▸ REQUIRED ACTION
Output, exactly as written, the lines below from the one that has "metallic hardware: [63, 245, 240, 750]" through the one that has "AO/OTA classification: 23r-M/3.1; 23u-M/2.1."; nothing else, and no pictures.

▸ Items from a data source

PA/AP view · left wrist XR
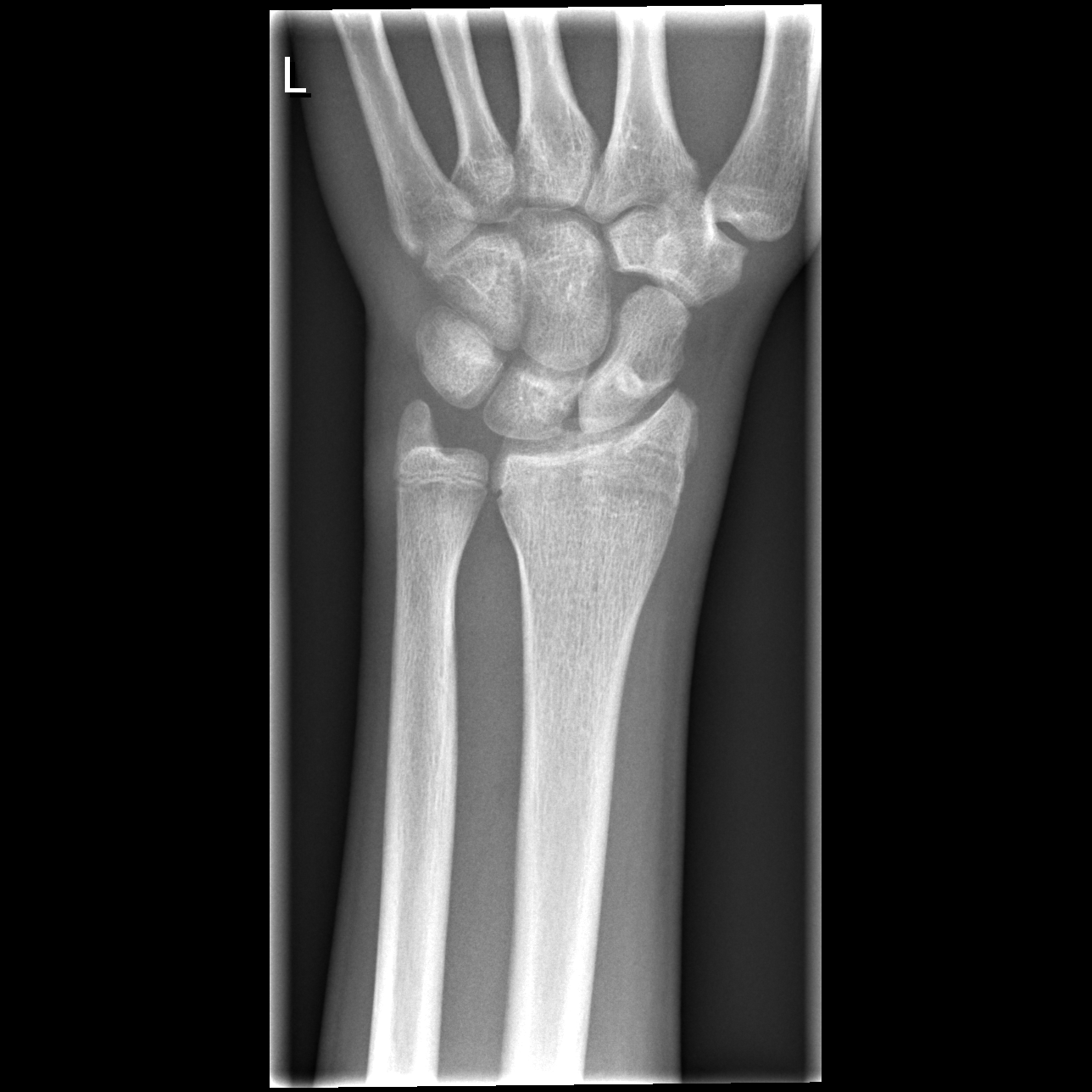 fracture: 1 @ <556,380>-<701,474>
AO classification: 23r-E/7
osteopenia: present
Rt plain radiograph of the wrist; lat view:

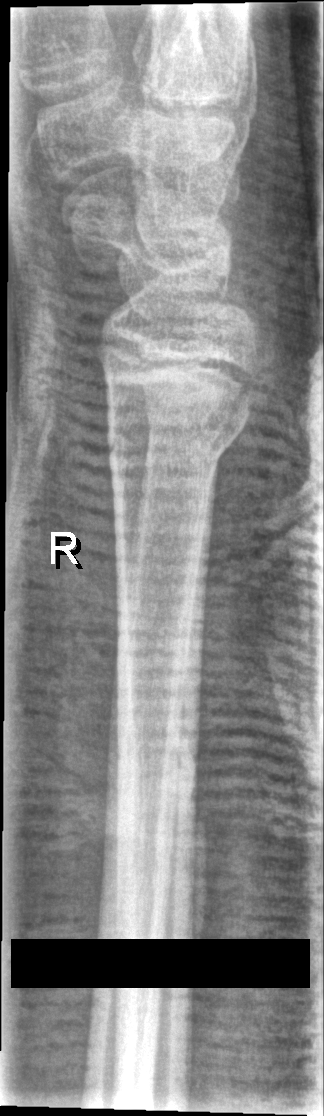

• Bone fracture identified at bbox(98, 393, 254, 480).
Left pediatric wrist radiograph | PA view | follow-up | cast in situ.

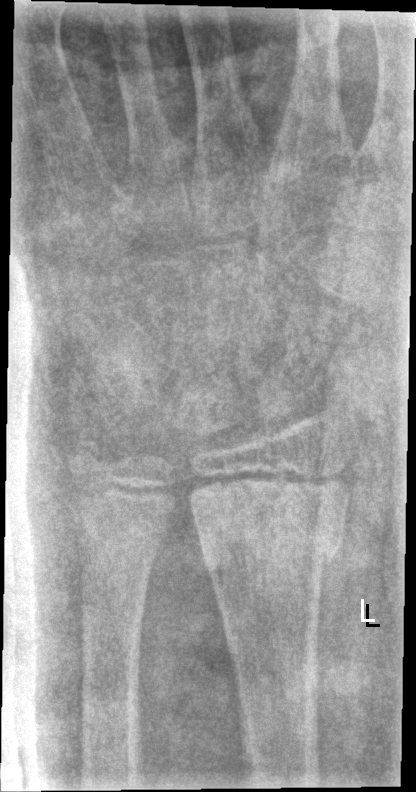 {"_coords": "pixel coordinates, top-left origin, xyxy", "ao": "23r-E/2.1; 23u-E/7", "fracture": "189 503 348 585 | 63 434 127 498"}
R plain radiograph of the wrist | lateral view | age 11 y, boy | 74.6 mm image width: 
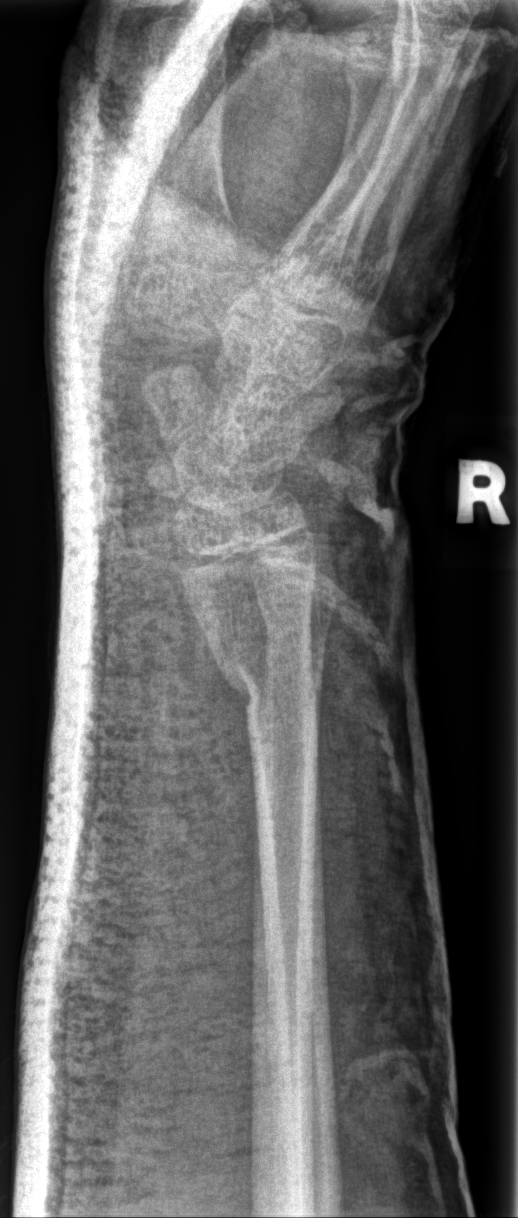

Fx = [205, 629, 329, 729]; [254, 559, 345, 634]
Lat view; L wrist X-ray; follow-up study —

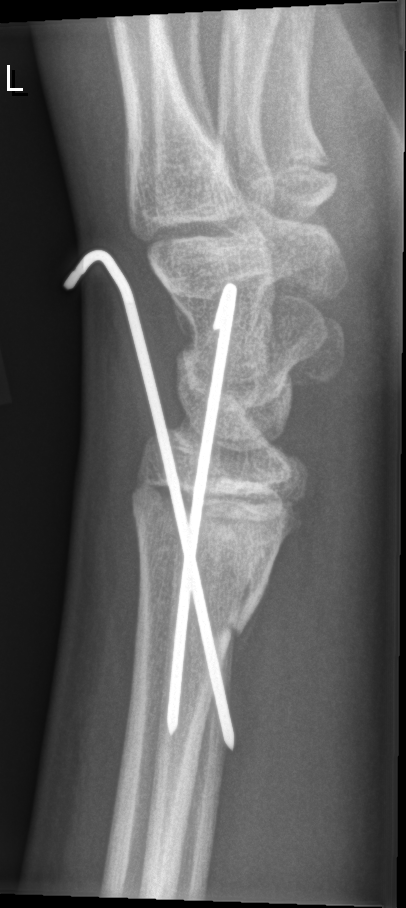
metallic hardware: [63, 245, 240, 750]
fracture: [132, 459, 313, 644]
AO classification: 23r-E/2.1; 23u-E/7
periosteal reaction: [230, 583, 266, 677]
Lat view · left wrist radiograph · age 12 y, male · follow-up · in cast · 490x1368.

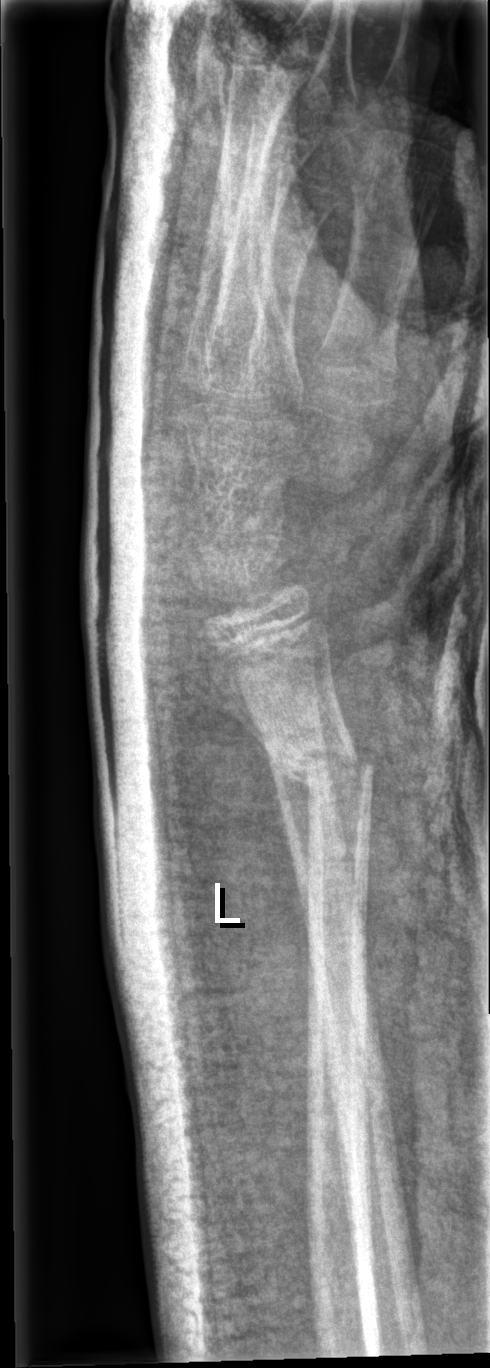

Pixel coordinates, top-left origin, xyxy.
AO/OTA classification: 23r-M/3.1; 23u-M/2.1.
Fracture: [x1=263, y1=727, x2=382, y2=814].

==

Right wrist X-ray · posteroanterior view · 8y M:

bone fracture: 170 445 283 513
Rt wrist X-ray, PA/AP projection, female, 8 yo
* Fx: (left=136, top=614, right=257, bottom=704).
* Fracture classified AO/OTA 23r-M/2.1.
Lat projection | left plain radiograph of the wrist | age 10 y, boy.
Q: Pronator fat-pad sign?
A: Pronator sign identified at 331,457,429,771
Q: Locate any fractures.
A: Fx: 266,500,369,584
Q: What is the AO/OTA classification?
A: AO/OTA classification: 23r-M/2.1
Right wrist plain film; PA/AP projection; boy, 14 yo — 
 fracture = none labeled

* * *

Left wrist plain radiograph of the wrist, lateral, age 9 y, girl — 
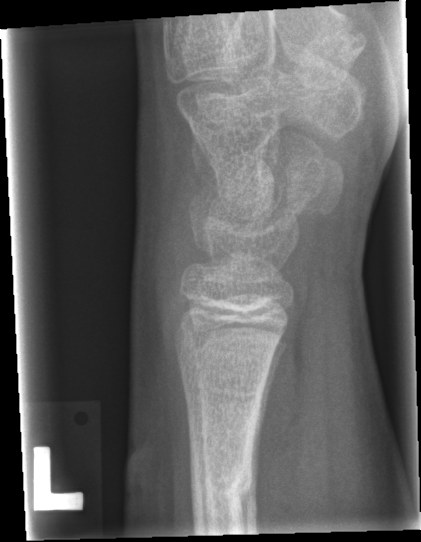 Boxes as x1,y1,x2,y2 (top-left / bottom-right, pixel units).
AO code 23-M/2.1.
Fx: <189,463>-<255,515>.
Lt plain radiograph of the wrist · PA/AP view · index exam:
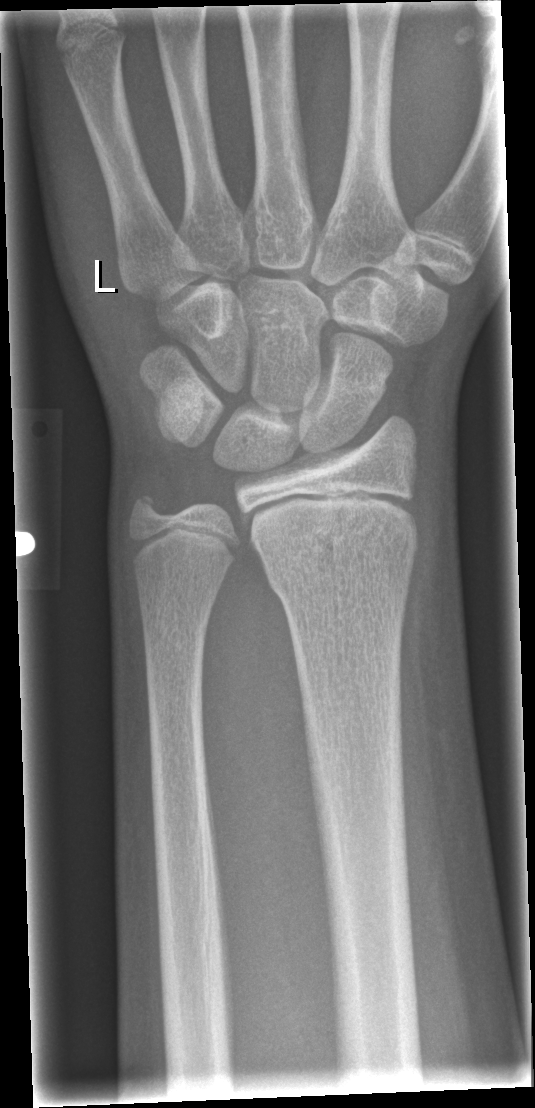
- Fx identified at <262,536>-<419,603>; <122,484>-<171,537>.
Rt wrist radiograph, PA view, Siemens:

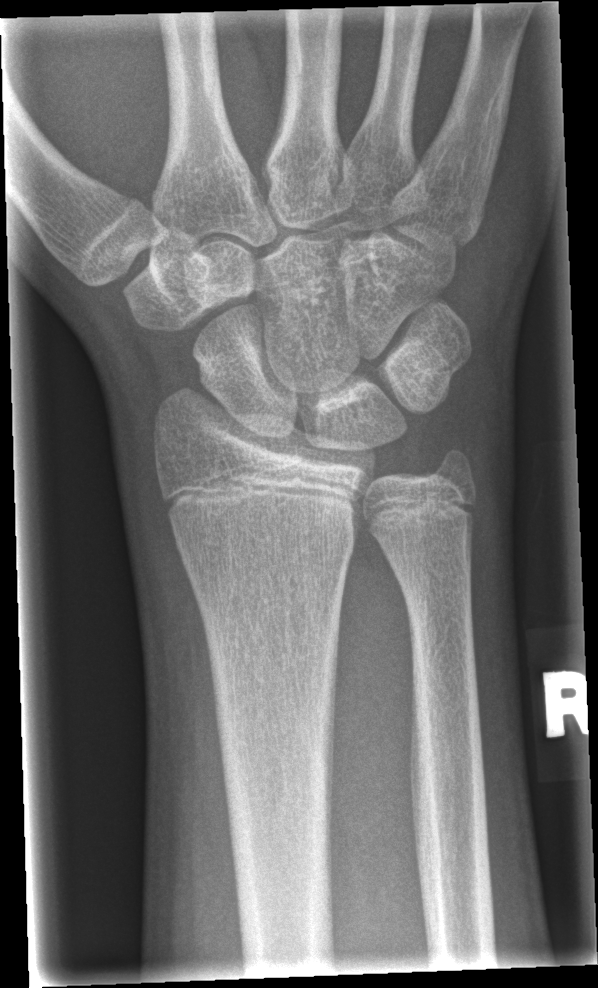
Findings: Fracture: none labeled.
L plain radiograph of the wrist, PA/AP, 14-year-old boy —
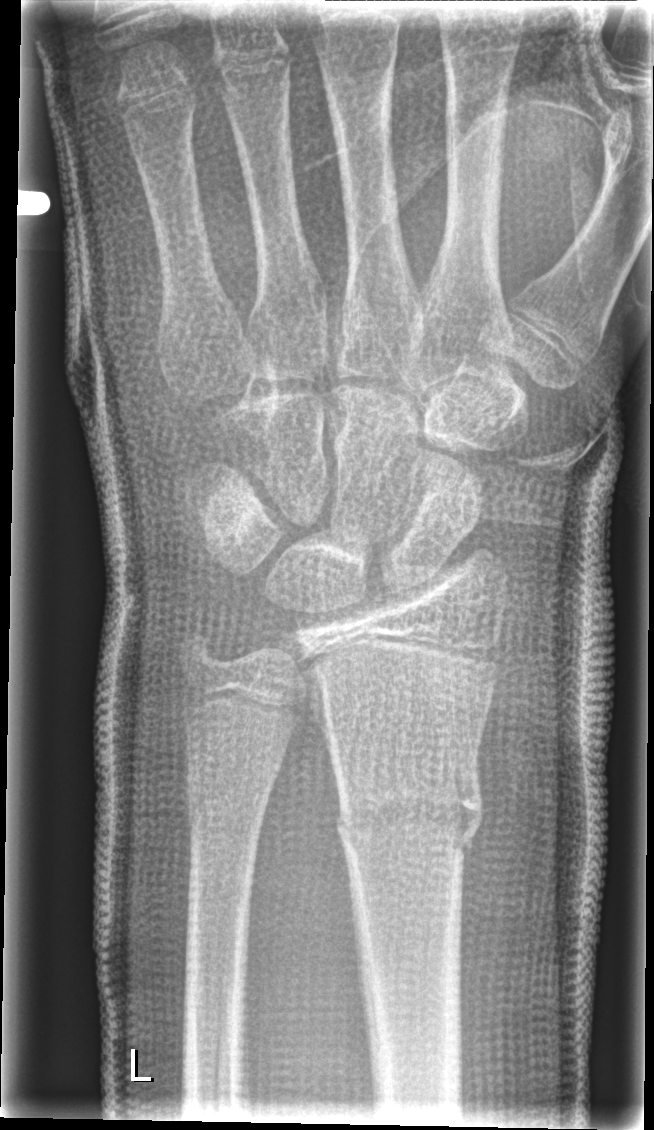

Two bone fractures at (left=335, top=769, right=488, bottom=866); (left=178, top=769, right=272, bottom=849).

▸ ANSWER FOR THIS EXERCISE
metallic hardware: [63, 245, 240, 750]
fracture: [132, 459, 313, 644]
AO classification: 23r-E/2.1; 23u-E/7
periosteal reaction: [230, 583, 266, 677]
Lat view · left wrist radiograph · age 12 y, male · follow-up · in cast · 490x1368.


Pixel coordinates, top-left origin, xyxy.
AO/OTA classification: 23r-M/3.1; 23u-M/2.1.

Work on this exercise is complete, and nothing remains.